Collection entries
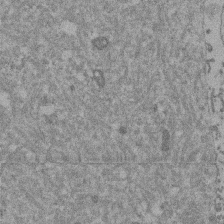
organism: Mouse
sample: Dividing mouse embryo 1 cell stage
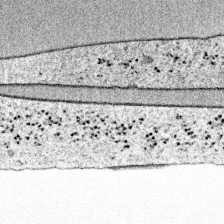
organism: Human
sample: HeLa cells
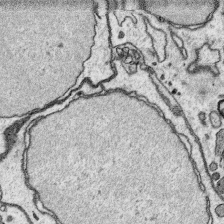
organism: Platynereis dumerilii
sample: Parapodia
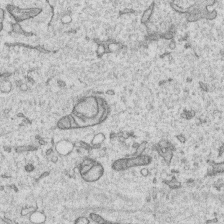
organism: Human
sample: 1205lu cells
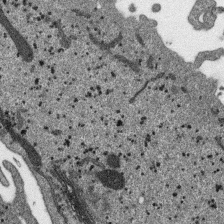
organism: Human
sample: Lung epithelial cells infected with SARS-CoV-2
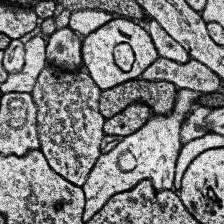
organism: Human
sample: Temporal Lobe
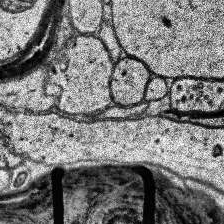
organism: Human
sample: Temporal Lobe
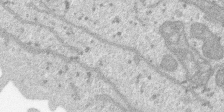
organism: Human
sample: Lung epithelial cells infected with SARS-CoV-2
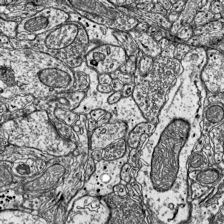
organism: Mouse
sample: Visual Cortex
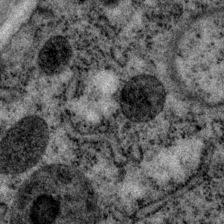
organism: P. pacificus
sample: Pharynx
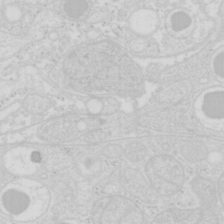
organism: Mouse
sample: Pancreas
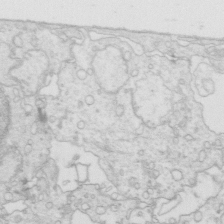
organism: Mouse
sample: Multiciliated cells
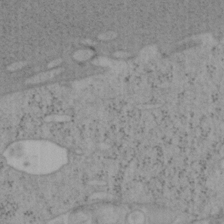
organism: Mouse
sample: OT-I killer T cells with ID8 ovarian cancer cells
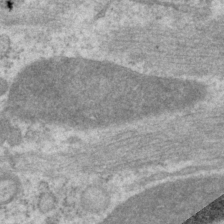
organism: P. pacificus
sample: Pharynx
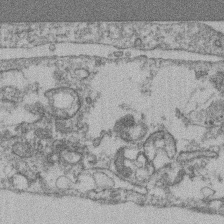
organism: Mouse
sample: T cell stromal cell synapse
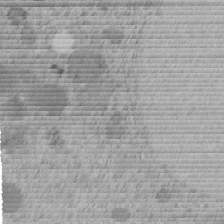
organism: C. elegans
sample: C. elegans embryo early stage
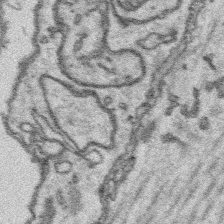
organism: Platynereis dumerilii
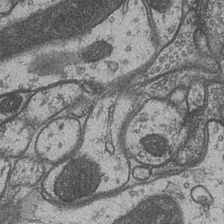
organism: Drosophila
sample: Optic medulla
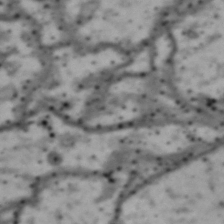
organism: Drosophila
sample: Brain
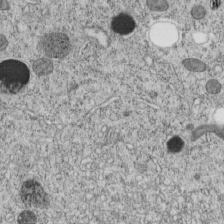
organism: C. elegans
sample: C. elegans embryo early stage
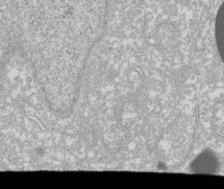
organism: Xenopus
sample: Cilia; centrioles in frog embryo cells
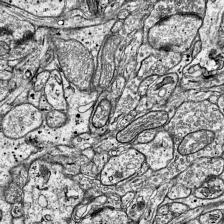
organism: Mouse
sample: Visual Cortex
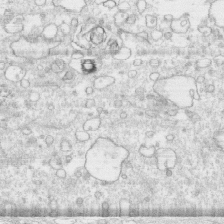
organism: Human
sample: CRL-1474
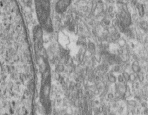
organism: Human
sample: Centriole in RPE cells
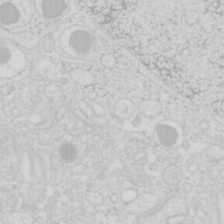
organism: Mouse
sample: Pancreas
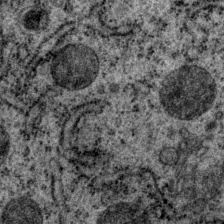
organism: P. pacificus
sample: Pharynx
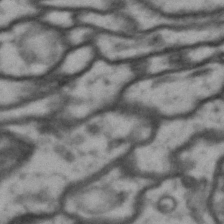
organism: Drosophila
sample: Brain
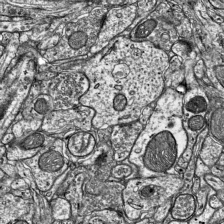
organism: Mouse
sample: Visual Cortex
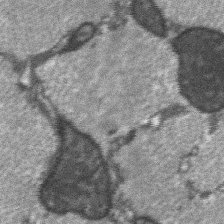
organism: C57BL Mouse
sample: Soleus
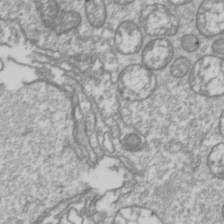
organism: Drosophila
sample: Cell division; meiosis; drosophila spermatocytes
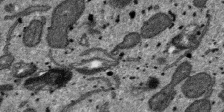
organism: Human
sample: Lung epithelial cells, uninfected (mock) control
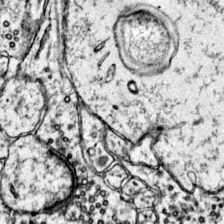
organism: Mouse
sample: Primary visual cortex
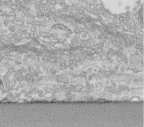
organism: Human
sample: Centriole in fibroblast cells
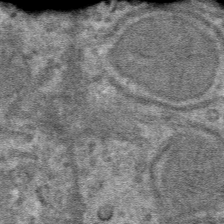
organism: Mouse
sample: Mouse hepatocytes
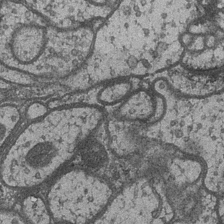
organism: Drosophila
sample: Optic medulla
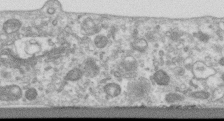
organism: Human
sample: Centriole in RPE cells
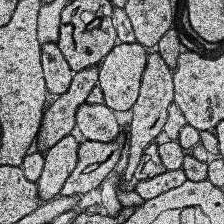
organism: Human
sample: Temporal Lobe
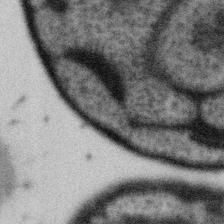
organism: Gemmata obscuriglobus
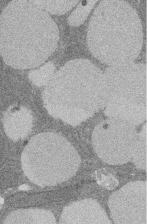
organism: Rat
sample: Salivary granule
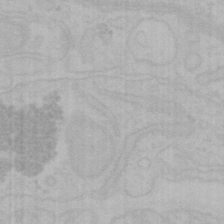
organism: Mouse
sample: Choroid plexus
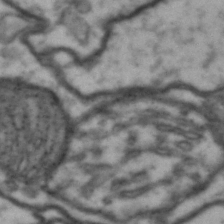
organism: Drosophila
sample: Brain
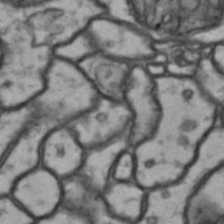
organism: Drosophila
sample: Brain
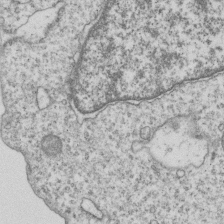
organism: Human
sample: MDA-MB-231 cells
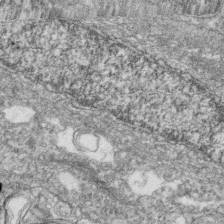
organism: Zebrafish
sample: Cilia; retinal pigment epithelium
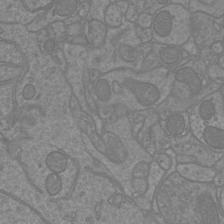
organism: Mouse
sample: Cortical neurons
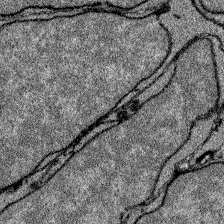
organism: Zebrafish
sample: Larval olfactory bulb
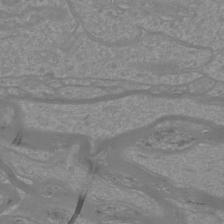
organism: Mouse
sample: Cortical neurons
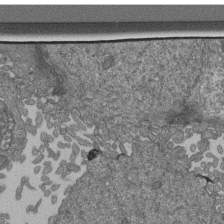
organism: Human
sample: Retinal organoid Rod and Cone cells
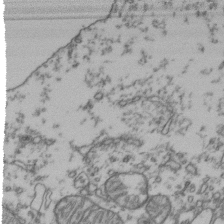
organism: Human
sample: Activated Jurkat CD4+ T cells
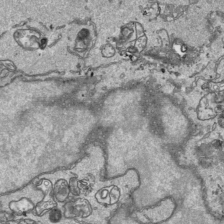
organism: Human
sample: Mitochondria in HCT116 cells
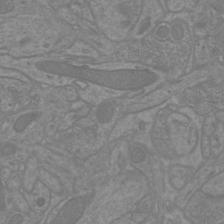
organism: Mouse
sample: Cortical neurons
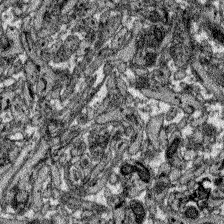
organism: Zebrafish
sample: Larval olfactory bulb
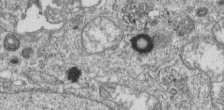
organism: Human
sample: HeLa cell HIV synapse
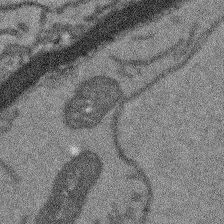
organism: Arabidopsis thaliana
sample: Root tip
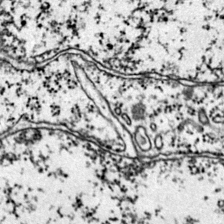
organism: Mouse
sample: Primary visual cortex
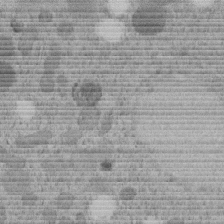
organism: C. elegans
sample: C. elegans embryo early stage
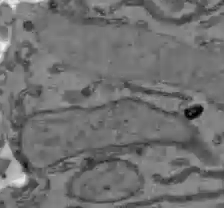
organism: C57BL Mouse
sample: Liver
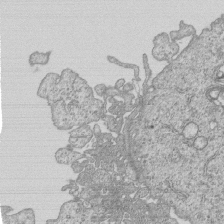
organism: Human
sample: MDA-MB-231 cells
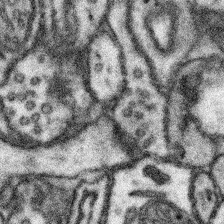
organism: Mouse
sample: Somatosensory cortex neuropil
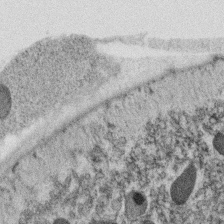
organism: C. elegans
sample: C. elegans oocyte; sperm cells
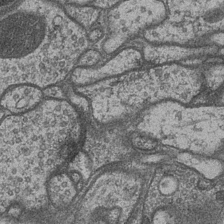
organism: Drosophila
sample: Optic medulla
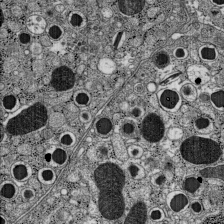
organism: C57BL Mouse
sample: Pancreatic islet
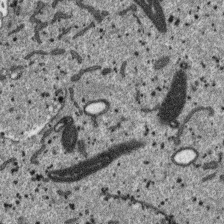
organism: Human
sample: Lung epithelial cells infected with SARS-CoV-2
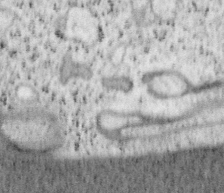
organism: Mouse
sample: OT-I killer T cells with ID8 ovarian cancer cells
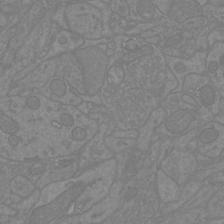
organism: Mouse
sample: Cortical neurons
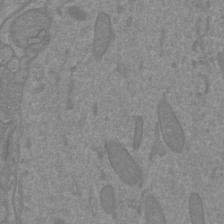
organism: Mouse
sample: Cortical neurons
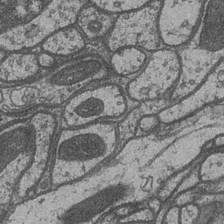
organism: Drosophila
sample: Optic medulla
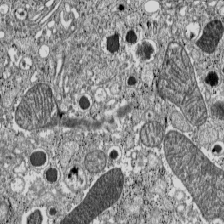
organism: C57BL Mouse
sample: Pancreatic islet
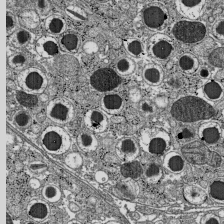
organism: C57BL Mouse
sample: Pancreatic islet
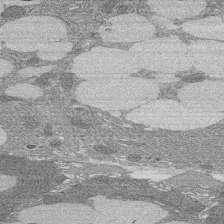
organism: Rat
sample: Salivary granule
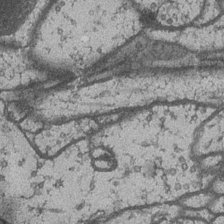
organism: Drosophila
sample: Optic medulla
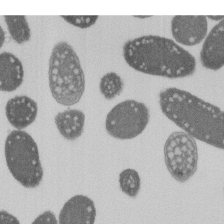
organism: E. coli
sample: Bacterial nucleoid
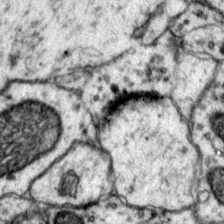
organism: Mouse
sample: Primary visual cortex
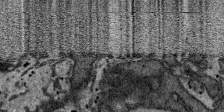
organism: Human
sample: Lung epithelial cells, uninfected (mock) control
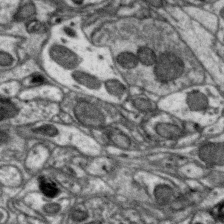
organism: Zebra finch
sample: Brain
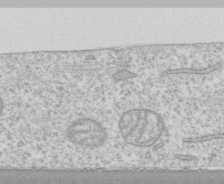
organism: Human
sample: CRL-1474
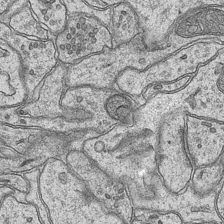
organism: Mouse
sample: CA1 Hippocampus
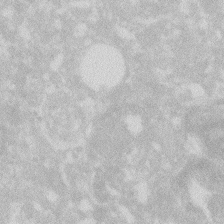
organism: Zebrafish
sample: Macrophage
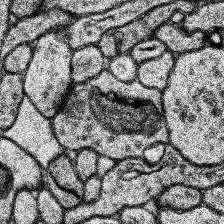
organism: Human
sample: Temporal Lobe
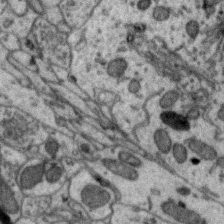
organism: Zebra finch
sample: Brain
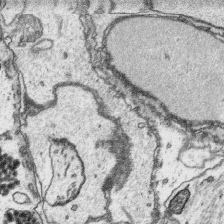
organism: Platynereis dumerilii
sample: Parapodia
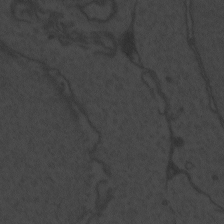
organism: Zebrafish
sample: Macrophage infected with Toxoplasma gondii
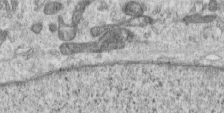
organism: Human
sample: Centriole in RPE cells
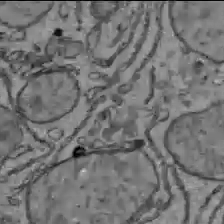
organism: C57BL Mouse
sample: Liver
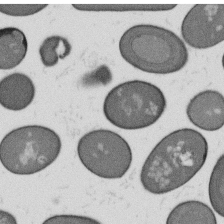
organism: B. subtilis
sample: Bacterial spore
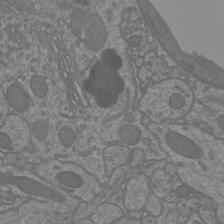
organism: Mouse
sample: Cortical neurons
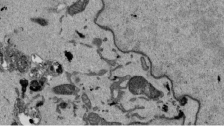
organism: Mouse
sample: ED-1 cell nuclei; centrioles
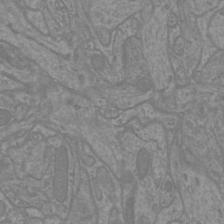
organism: Mouse
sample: Cortical neurons
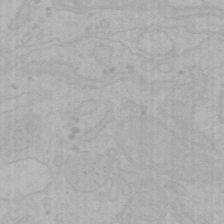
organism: Mouse
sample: Choroid plexus
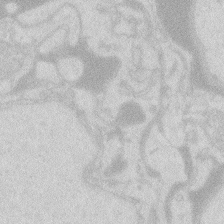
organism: Zebrafish
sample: Macrophage
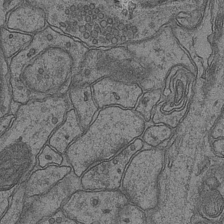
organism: Mouse
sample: CA1 Hippocampus
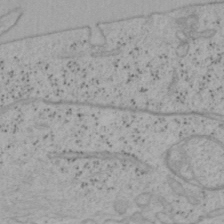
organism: Human
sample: HeLa cells
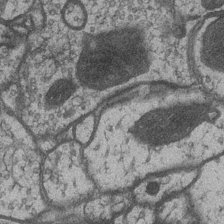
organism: Drosophila
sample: Optic medulla
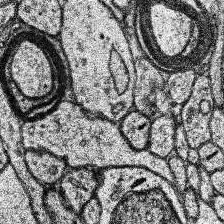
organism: Human
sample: Temporal Lobe
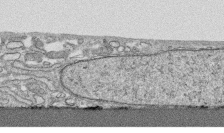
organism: Human
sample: CRL-1474
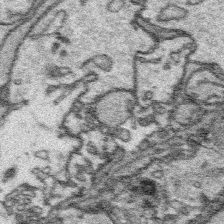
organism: Platynereis dumerilii
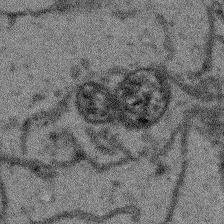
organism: Arabidopsis thaliana
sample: Root tip
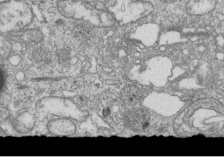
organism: Human
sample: HeLa cell HIV synapse
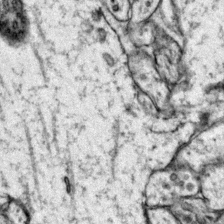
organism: Mouse
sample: Primary visual cortex
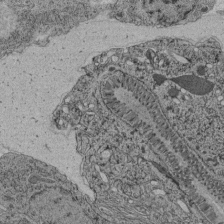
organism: C. elegans
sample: C. elegans pharynx
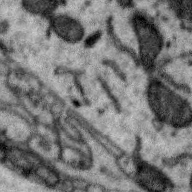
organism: Zebra finch
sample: Brain
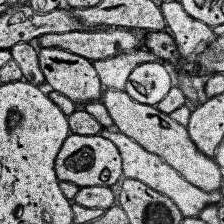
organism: Human
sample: Temporal Lobe
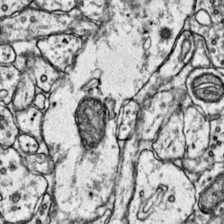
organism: Mouse
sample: Primary visual cortex
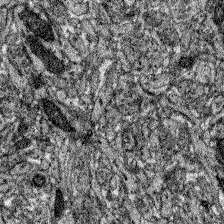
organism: Zebrafish
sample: Larval olfactory bulb
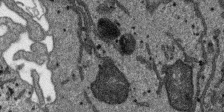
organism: Human
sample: Lung epithelial cells infected with SARS-CoV-2
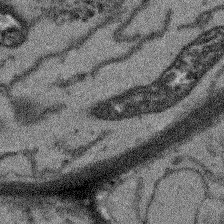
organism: Arabidopsis thaliana
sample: Root tip
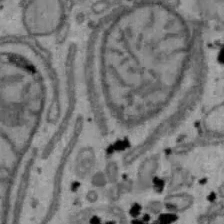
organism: Mouse
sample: Liver
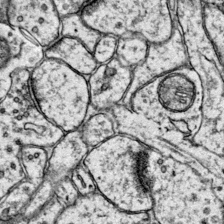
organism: Mouse
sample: Primary visual cortex
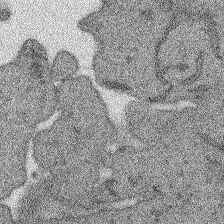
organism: Human
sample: HeLa cells
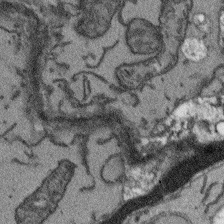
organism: Arabidopsis thaliana
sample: Root tip
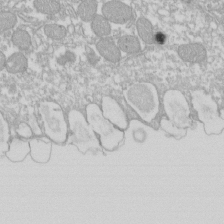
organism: Xenopus
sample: Cilia; centrioles in frog embryo cells
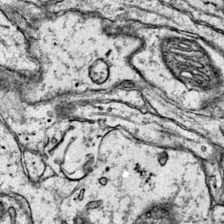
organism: Mouse
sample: Primary visual cortex
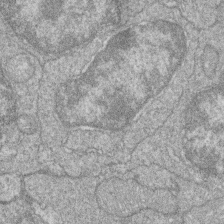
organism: Zebrafish
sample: Cilia; retinal pigment epithelium
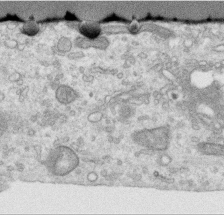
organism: Human
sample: Centriole in RPE cells
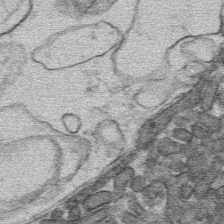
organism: Mouse
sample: Mouse hepatocytes
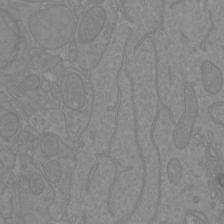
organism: Mouse
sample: Cortical neurons
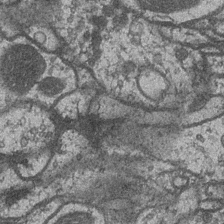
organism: Drosophila
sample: Optic medulla
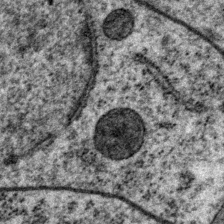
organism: P. pacificus
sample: Pharynx
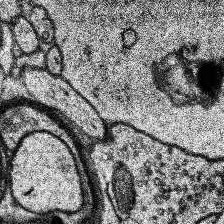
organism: Human
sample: Temporal Lobe
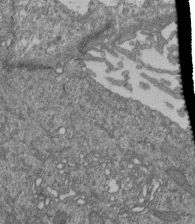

Task brief: None of the pictures should be carried over when the data above is transcribed exactly.

Written reply:
organism: Mouse
sample: Dividing mouse embryo 1 cell stage
organism: Human
sample: HeLa cells
organism: Platynereis dumerilii
sample: Parapodia
organism: Human
sample: 1205lu cells
organism: Human
sample: Lung epithelial cells infected with SARS-CoV-2
organism: Human
sample: Temporal Lobe
organism: Human
sample: Temporal Lobe
organism: Human
sample: Lung epithelial cells infected with SARS-CoV-2
organism: Mouse
sample: Visual Cortex
organism: P. pacificus
sample: Pharynx
organism: Mouse
sample: Pancreas
organism: Mouse
sample: Multiciliated cells
organism: Mouse
sample: OT-I killer T cells with ID8 ovarian cancer cells
organism: P. pacificus
sample: Pharynx
organism: Mouse
sample: T cell stromal cell synapse
organism: C. elegans
sample: C. elegans embryo early stage
organism: Platynereis dumerilii
organism: Drosophila
sample: Optic medulla
organism: Drosophila
sample: Brain
organism: C. elegans
sample: C. elegans embryo early stage
organism: Xenopus
sample: Cilia; centrioles in frog embryo cells
organism: Mouse
sample: Visual Cortex
organism: Human
sample: CRL-1474
organism: Human
sample: Centriole in RPE cells
organism: Mouse
sample: Pancreas
organism: P. pacificus
sample: Pharynx
organism: Drosophila
sample: Brain
organism: Mouse
sample: Visual Cortex
organism: C57BL Mouse
sample: Soleus
organism: Drosophila
sample: Cell division; meiosis; drosophila spermatocytes
organism: Human
sample: Lung epithelial cells, uninfected (mock) control
organism: Mouse
sample: Primary visual cortex
organism: Human
sample: Centriole in fibroblast cells
organism: Mouse
sample: Mouse hepatocytes
organism: Drosophila
sample: Optic medulla
organism: Human
sample: Centriole in RPE cells
organism: Human
sample: Temporal Lobe
organism: Gemmata obscuriglobus
organism: Rat
sample: Salivary granule
organism: Mouse
sample: Choroid plexus
organism: Drosophila
sample: Brain
organism: Drosophila
sample: Brain
organism: Human
sample: MDA-MB-231 cells
organism: Zebrafish
sample: Cilia; retinal pigment epithelium
organism: Mouse
sample: Cortical neurons
organism: Zebrafish
sample: Larval olfactory bulb
organism: Mouse
sample: Cortical neurons
organism: Human
sample: Retinal organoid Rod and Cone cells
organism: Human
sample: Activated Jurkat CD4+ T cells
organism: Human
sample: Mitochondria in HCT116 cells
organism: Mouse
sample: Cortical neurons
organism: Zebrafish
sample: Larval olfactory bulb
organism: Human
sample: HeLa cell HIV synapse
organism: Arabidopsis thaliana
sample: Root tip
organism: Mouse
sample: Primary visual cortex
organism: C. elegans
sample: C. elegans embryo early stage
organism: C57BL Mouse
sample: Liver
organism: Human
sample: MDA-MB-231 cells
organism: Mouse
sample: Somatosensory cortex neuropil
organism: C. elegans
sample: C. elegans oocyte; sperm cells
organism: Drosophila
sample: Optic medulla
organism: C57BL Mouse
sample: Pancreatic islet
organism: Human
sample: Lung epithelial cells infected with SARS-CoV-2
organism: Mouse
sample: OT-I killer T cells with ID8 ovarian cancer cells
organism: Mouse
sample: Cortical neurons
organism: Mouse
sample: Cortical neurons
organism: Drosophila
sample: Optic medulla
organism: C57BL Mouse
sample: Pancreatic islet
organism: C57BL Mouse
sample: Pancreatic islet
organism: Rat
sample: Salivary granule
organism: Drosophila
sample: Optic medulla
organism: E. coli
sample: Bacterial nucleoid
organism: Mouse
sample: Primary visual cortex
organism: Human
sample: Lung epithelial cells, uninfected (mock) control
organism: Zebra finch
sample: Brain
organism: Human
sample: CRL-1474
organism: Mouse
sample: CA1 Hippocampus
organism: Zebrafish
sample: Macrophage
organism: Human
sample: Temporal Lobe
organism: Zebra finch
sample: Brain
organism: Platynereis dumerilii
sample: Parapodia
organism: Zebrafish
sample: Macrophage infected with Toxoplasma gondii
organism: Human
sample: Centriole in RPE cells
organism: C57BL Mouse
sample: Liver
organism: B. subtilis
sample: Bacterial spore
organism: Mouse
sample: Cortical neurons
organism: Mouse
sample: ED-1 cell nuclei; centrioles
organism: Mouse
sample: Cortical neurons
organism: Mouse
sample: Choroid plexus
organism: Zebrafish
sample: Macrophage
organism: Mouse
sample: CA1 Hippocampus
organism: Human
sample: HeLa cells
organism: Drosophila
sample: Optic medulla
organism: Human
sample: Temporal Lobe
organism: Human
sample: CRL-1474
organism: Platynereis dumerilii
organism: Arabidopsis thaliana
sample: Root tip
organism: Human
sample: HeLa cell HIV synapse
organism: Mouse
sample: Primary visual cortex
organism: C. elegans
sample: C. elegans pharynx
organism: Zebra finch
sample: Brain
organism: Human
sample: Temporal Lobe
organism: Mouse
sample: Primary visual cortex
organism: Zebrafish
sample: Larval olfactory bulb
organism: Human
sample: Lung epithelial cells infected with SARS-CoV-2
organism: Arabidopsis thaliana
sample: Root tip
organism: Mouse
sample: Liver
organism: Mouse
sample: Primary visual cortex
organism: Human
sample: HeLa cells
organism: Arabidopsis thaliana
sample: Root tip
organism: Xenopus
sample: Cilia; centrioles in frog embryo cells
organism: Mouse
sample: Primary visual cortex
organism: Zebrafish
sample: Cilia; retinal pigment epithelium
organism: Human
sample: Centriole in RPE cells
organism: Mouse
sample: Mouse hepatocytes
organism: Mouse
sample: Cortical neurons
organism: Drosophila
sample: Optic medulla
organism: P. pacificus
sample: Pharynx
organism: Human
sample: Temporal Lobe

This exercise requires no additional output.